**Information supplied:**
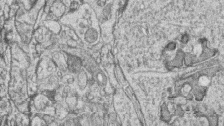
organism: Zebrafish
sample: synaptic ribbons in rod cells and cone cells
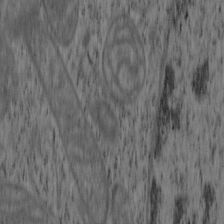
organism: Human
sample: HeLa cells
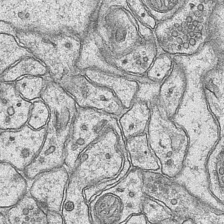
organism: Mouse
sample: CA1 Hippocampus
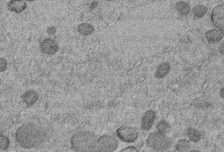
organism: C. elegans
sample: C. elegans embryo early stage
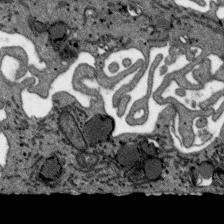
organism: Human
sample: Lung epithelial cells, uninfected (mock) control
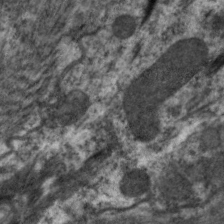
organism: C. elegans
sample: Pharynx
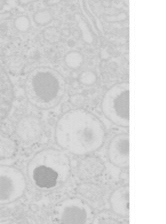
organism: Mouse
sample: Pancreas
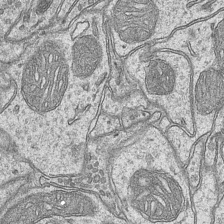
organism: Mouse
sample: CA1 Hippocampus
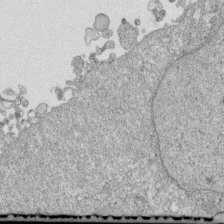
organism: Human
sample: HeLa cell HIV synapse
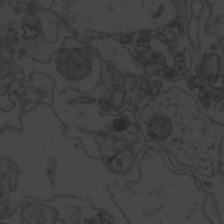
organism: Zebrafish
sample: Macrophage infected with Toxoplasma gondii
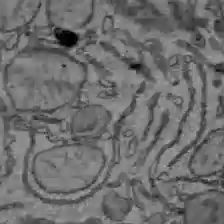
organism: C57BL Mouse
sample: Liver
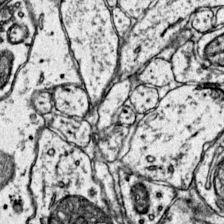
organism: Mouse
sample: Primary visual cortex
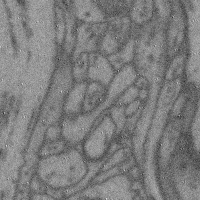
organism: Mouse
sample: Cerebral cortex
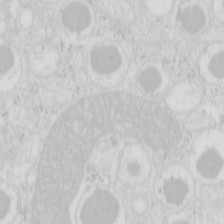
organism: Mouse
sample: Pancreas
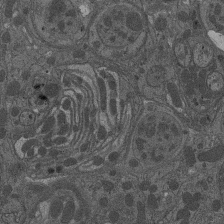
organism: Drosophila
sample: Antenna
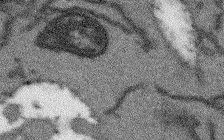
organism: Arabidopsis thaliana
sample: Root tip
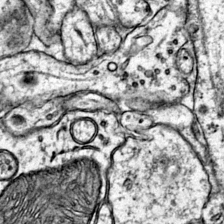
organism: Mouse
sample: Primary visual cortex
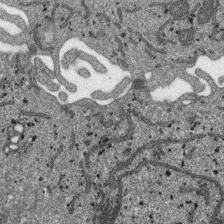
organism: Human
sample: Lung epithelial cells infected with SARS-CoV-2
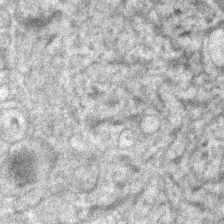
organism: Human
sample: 1205lu cells
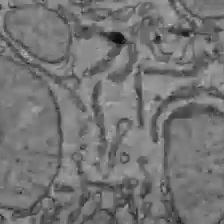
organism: C57BL Mouse
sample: Liver
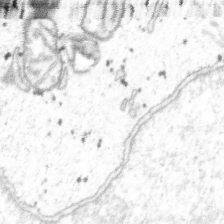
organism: Human
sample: HeLa cells
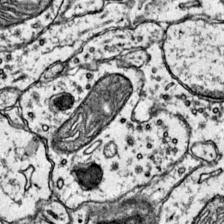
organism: Mouse
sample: Primary visual cortex
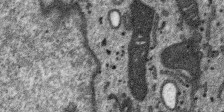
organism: Human
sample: Lung epithelial cells infected with SARS-CoV-2
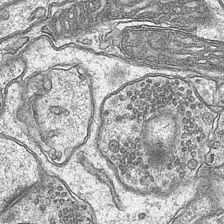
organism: Mouse
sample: CA1 Hippocampus
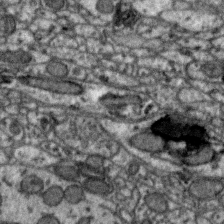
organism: Zebra finch
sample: Brain
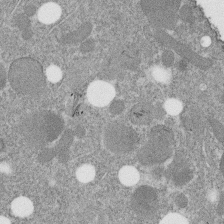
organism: C. elegans
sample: C. elegans embryo early stage
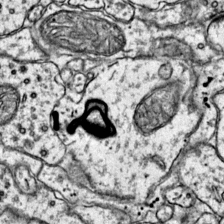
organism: Mouse
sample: Primary visual cortex
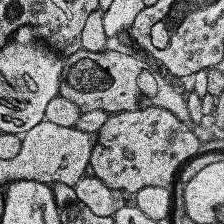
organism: Human
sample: Temporal Lobe
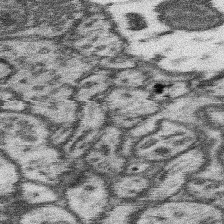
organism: Mouse
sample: Somatosensory cortex neuropil
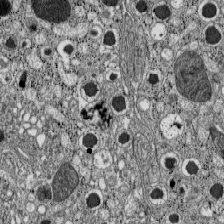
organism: C57BL Mouse
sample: Pancreatic islet
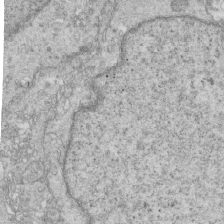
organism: Mouse
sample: Multiciliated cells
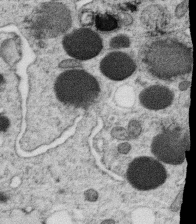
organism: C. elegans
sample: C. elegans oocyte; sperm cells
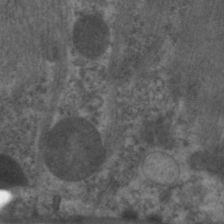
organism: C. elegans
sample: Pharynx
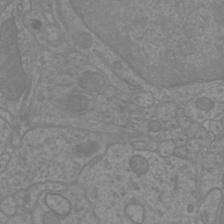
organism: Mouse
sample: Cortical neurons
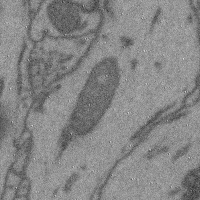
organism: Mouse
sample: Cerebral cortex
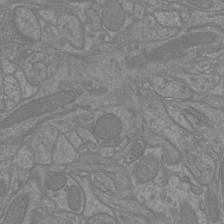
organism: Mouse
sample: Cortical neurons
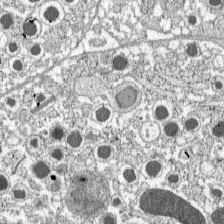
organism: C57BL Mouse
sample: Pancreatic islet
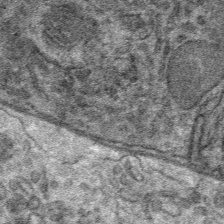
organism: Mouse
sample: Mouse Salivary gland
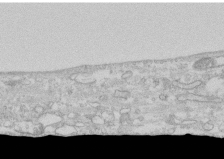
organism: Human
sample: CRL-1474
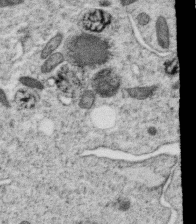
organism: C. elegans
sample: C. elegans oocyte; sperm cells
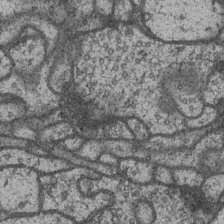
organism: Drosophila
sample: Optic medulla
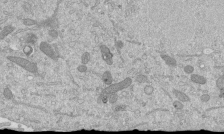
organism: Mouse
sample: ED-1 cell nuclei; centrioles
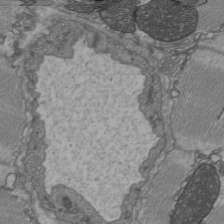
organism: C57BL Mouse
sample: Heart
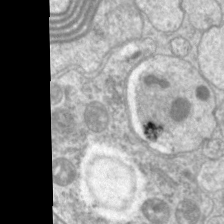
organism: C. elegans
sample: Pharynx
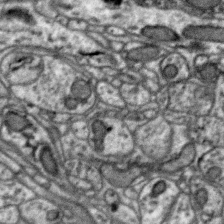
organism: Zebra finch
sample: Brain
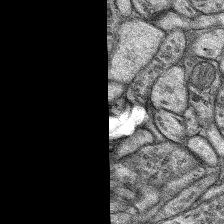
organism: Rat
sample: Hippocampus
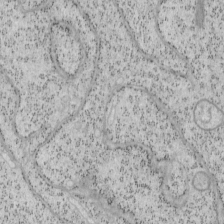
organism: Mouse
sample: OT-I killer T cells with ID8 ovarian cancer cells
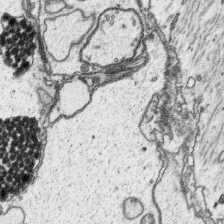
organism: Platynereis dumerilii
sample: Parapodia
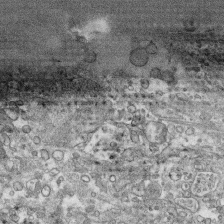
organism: Human
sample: CRL-1474
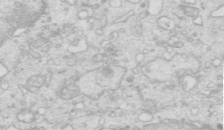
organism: Mouse
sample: Multiciliated cells
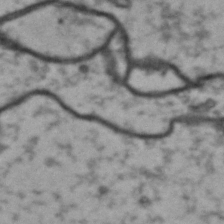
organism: Drosophila
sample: Brain
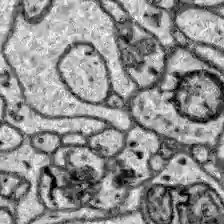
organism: Zebrafish
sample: Brain
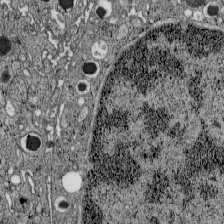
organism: C57BL Mouse
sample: Pancreatic islet
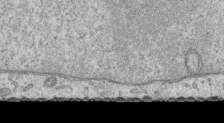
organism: Human
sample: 1205lu cells
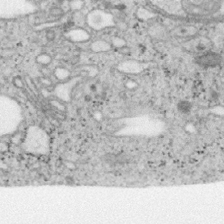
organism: Mouse
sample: OT-I killer T cells with ID8 ovarian cancer cells
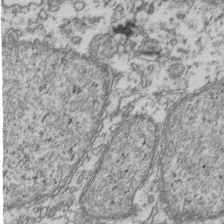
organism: Human
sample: Activated Jurkat CD4+ T cells
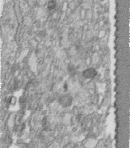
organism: Human
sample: Centriole in fibroblast cells
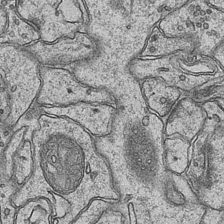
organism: Mouse
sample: CA1 Hippocampus
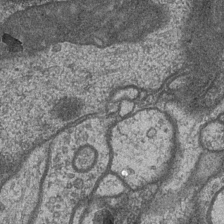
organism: Drosophila
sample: Optic medulla
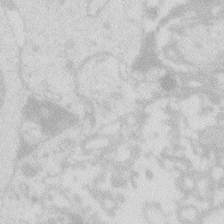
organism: Zebrafish
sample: Macrophage
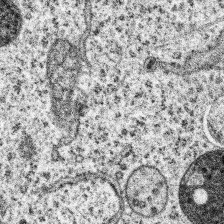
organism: Human
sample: HeLa cells
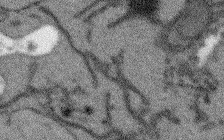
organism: Arabidopsis thaliana
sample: Root tip
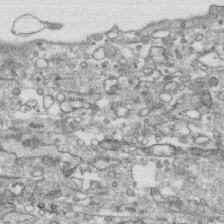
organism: Human
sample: CRL-1474
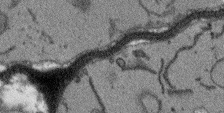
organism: Arabidopsis thaliana
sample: Root tip
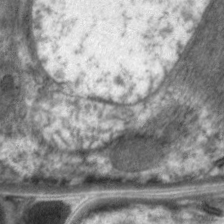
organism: C. elegans
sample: Pharynx
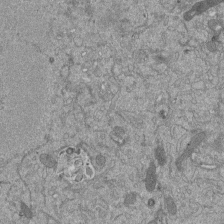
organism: Mouse
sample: ED-1 cell nuclei; centrioles
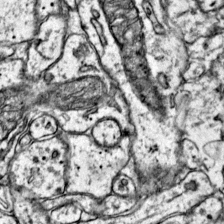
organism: Mouse
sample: Primary visual cortex
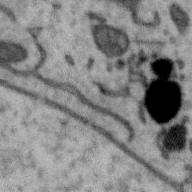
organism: Zebra finch
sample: Brain
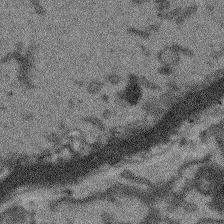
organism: Arabidopsis thaliana
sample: Root tip
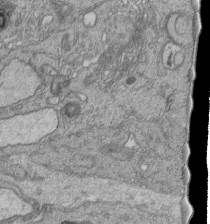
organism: Human
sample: Retinal organoid Rod and Cone cells
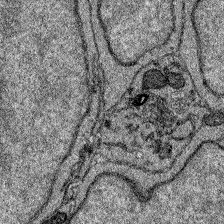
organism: Zebrafish
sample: Larval olfactory bulb
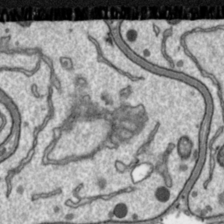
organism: Toxoplasma gondii
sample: Parasites in a vacuole inside a host cell
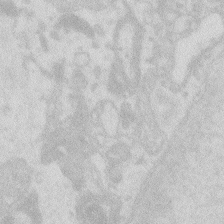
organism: Zebrafish
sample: Macrophage
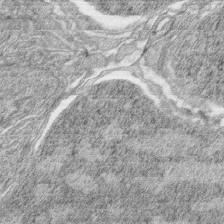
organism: Zebrafish
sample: synaptic ribbons in rod cells and cone cells
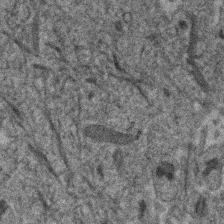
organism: Human
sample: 1205lu cells
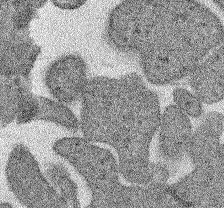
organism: Human
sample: HeLa cells
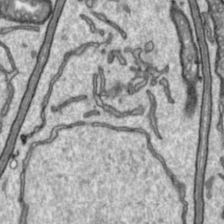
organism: Toxoplasma gondii
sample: Parasites in a vacuole inside a host cell
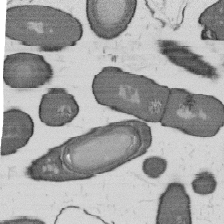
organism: B. subtilis
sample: Bacterial spore
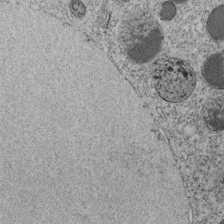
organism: C. elegans
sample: C. elegans embryo early stage
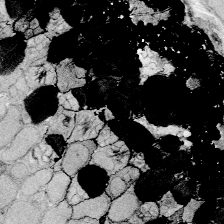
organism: Zebrafish
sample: Whole-Brain
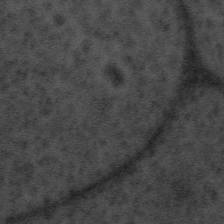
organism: Tuwongella immobilis
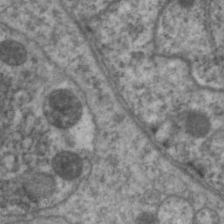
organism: C. elegans
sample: Pharynx
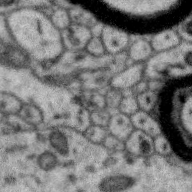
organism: Zebra finch
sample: Brain
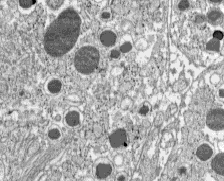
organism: C57BL Mouse
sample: Pancreatic islet
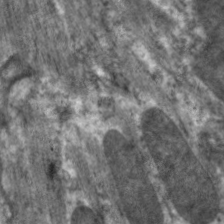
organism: C. elegans
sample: Pharynx
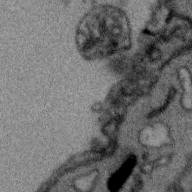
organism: Zebra finch
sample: Brain
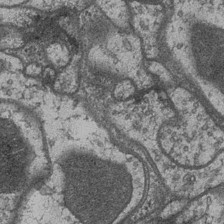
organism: Drosophila
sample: Optic medulla
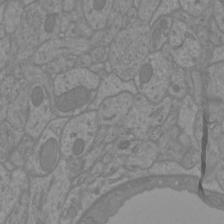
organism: Mouse
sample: Cortical neurons
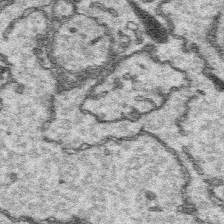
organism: Platynereis dumerilii
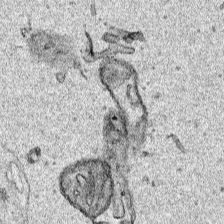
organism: Human
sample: Mitochondria in HCT116 cells
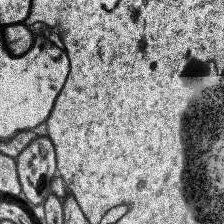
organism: Human
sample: Temporal Lobe
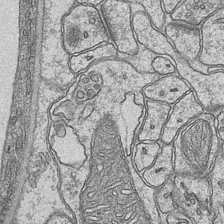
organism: Mouse
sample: CA1 Hippocampus
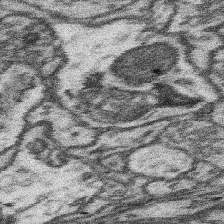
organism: Mouse
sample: Somatosensory cortex neuropil
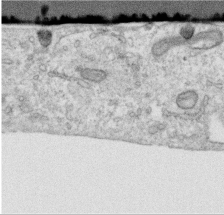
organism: Human
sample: Centriole in RPE cells
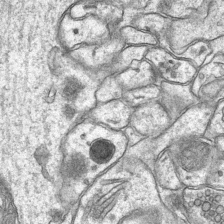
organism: Mouse
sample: CA1 Hippocampus
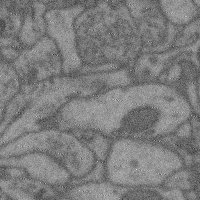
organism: Mouse
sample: Cerebral cortex
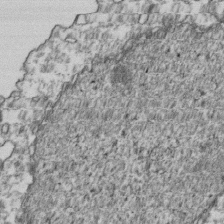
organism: Human
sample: Activated Jurkat CD4+ T cells
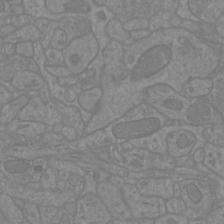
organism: Mouse
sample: Cortical neurons
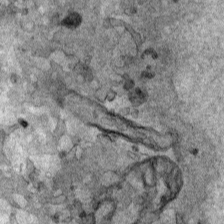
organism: Human
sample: Mitochondria in HCT116 cells
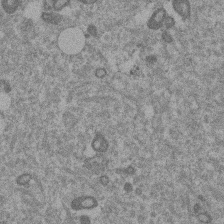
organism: Mouse
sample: Dividing mouse embryo 1 cell stage

**The problem:** Could you set down the records above word for word, without any of the pictures?

**Problem solution:**
organism: Zebrafish
sample: synaptic ribbons in rod cells and cone cells
organism: Human
sample: HeLa cells
organism: Mouse
sample: CA1 Hippocampus
organism: C. elegans
sample: C. elegans embryo early stage
organism: Human
sample: Lung epithelial cells, uninfected (mock) control
organism: C. elegans
sample: Pharynx
organism: Mouse
sample: Pancreas
organism: Mouse
sample: CA1 Hippocampus
organism: Human
sample: HeLa cell HIV synapse
organism: Zebrafish
sample: Macrophage infected with Toxoplasma gondii
organism: C57BL Mouse
sample: Liver
organism: Mouse
sample: Primary visual cortex
organism: Mouse
sample: Cerebral cortex
organism: Mouse
sample: Pancreas
organism: Drosophila
sample: Antenna
organism: Arabidopsis thaliana
sample: Root tip
organism: Mouse
sample: Primary visual cortex
organism: Human
sample: Lung epithelial cells infected with SARS-CoV-2
organism: Human
sample: 1205lu cells
organism: C57BL Mouse
sample: Liver
organism: Human
sample: HeLa cells
organism: Mouse
sample: Primary visual cortex
organism: Human
sample: Lung epithelial cells infected with SARS-CoV-2
organism: Mouse
sample: CA1 Hippocampus
organism: Zebra finch
sample: Brain
organism: C. elegans
sample: C. elegans embryo early stage
organism: Mouse
sample: Primary visual cortex
organism: Human
sample: Temporal Lobe
organism: Mouse
sample: Somatosensory cortex neuropil
organism: C57BL Mouse
sample: Pancreatic islet
organism: Mouse
sample: Multiciliated cells
organism: C. elegans
sample: C. elegans oocyte; sperm cells
organism: C. elegans
sample: Pharynx
organism: Mouse
sample: Cortical neurons
organism: Mouse
sample: Cerebral cortex
organism: Mouse
sample: Cortical neurons
organism: C57BL Mouse
sample: Pancreatic islet
organism: Mouse
sample: Mouse Salivary gland
organism: Human
sample: CRL-1474
organism: C. elegans
sample: C. elegans oocyte; sperm cells
organism: Drosophila
sample: Optic medulla
organism: Mouse
sample: ED-1 cell nuclei; centrioles
organism: C57BL Mouse
sample: Heart
organism: C. elegans
sample: Pharynx
organism: Zebra finch
sample: Brain
organism: Rat
sample: Hippocampus
organism: Mouse
sample: OT-I killer T cells with ID8 ovarian cancer cells
organism: Platynereis dumerilii
sample: Parapodia
organism: Human
sample: CRL-1474
organism: Mouse
sample: Multiciliated cells
organism: Drosophila
sample: Brain
organism: Zebrafish
sample: Brain
organism: C57BL Mouse
sample: Pancreatic islet
organism: Human
sample: 1205lu cells
organism: Mouse
sample: OT-I killer T cells with ID8 ovarian cancer cells
organism: Human
sample: Activated Jurkat CD4+ T cells
organism: Human
sample: Centriole in fibroblast cells
organism: Mouse
sample: CA1 Hippocampus
organism: Drosophila
sample: Optic medulla
organism: Zebrafish
sample: Macrophage
organism: Human
sample: HeLa cells
organism: Arabidopsis thaliana
sample: Root tip
organism: Human
sample: CRL-1474
organism: Arabidopsis thaliana
sample: Root tip
organism: C. elegans
sample: Pharynx
organism: Mouse
sample: ED-1 cell nuclei; centrioles
organism: Mouse
sample: Primary visual cortex
organism: Zebra finch
sample: Brain
organism: Arabidopsis thaliana
sample: Root tip
organism: Human
sample: Retinal organoid Rod and Cone cells
organism: Zebrafish
sample: Larval olfactory bulb
organism: Toxoplasma gondii
sample: Parasites in a vacuole inside a host cell
organism: Zebrafish
sample: Macrophage
organism: Zebrafish
sample: synaptic ribbons in rod cells and cone cells
organism: Human
sample: 1205lu cells
organism: Human
sample: HeLa cells
organism: Toxoplasma gondii
sample: Parasites in a vacuole inside a host cell
organism: B. subtilis
sample: Bacterial spore
organism: C. elegans
sample: C. elegans embryo early stage
organism: Zebrafish
sample: Whole-Brain
organism: Tuwongella immobilis
organism: C. elegans
sample: Pharynx
organism: Zebra finch
sample: Brain
organism: C57BL Mouse
sample: Pancreatic islet
organism: C. elegans
sample: Pharynx
organism: Zebra finch
sample: Brain
organism: Drosophila
sample: Optic medulla
organism: Mouse
sample: Cortical neurons
organism: Platynereis dumerilii
organism: Human
sample: Mitochondria in HCT116 cells
organism: Human
sample: Temporal Lobe
organism: Mouse
sample: CA1 Hippocampus
organism: Mouse
sample: Somatosensory cortex neuropil
organism: Human
sample: Centriole in RPE cells
organism: Mouse
sample: CA1 Hippocampus
organism: Mouse
sample: Cerebral cortex
organism: Human
sample: Activated Jurkat CD4+ T cells
organism: Mouse
sample: Cortical neurons
organism: Human
sample: Mitochondria in HCT116 cells
organism: Mouse
sample: Dividing mouse embryo 1 cell stage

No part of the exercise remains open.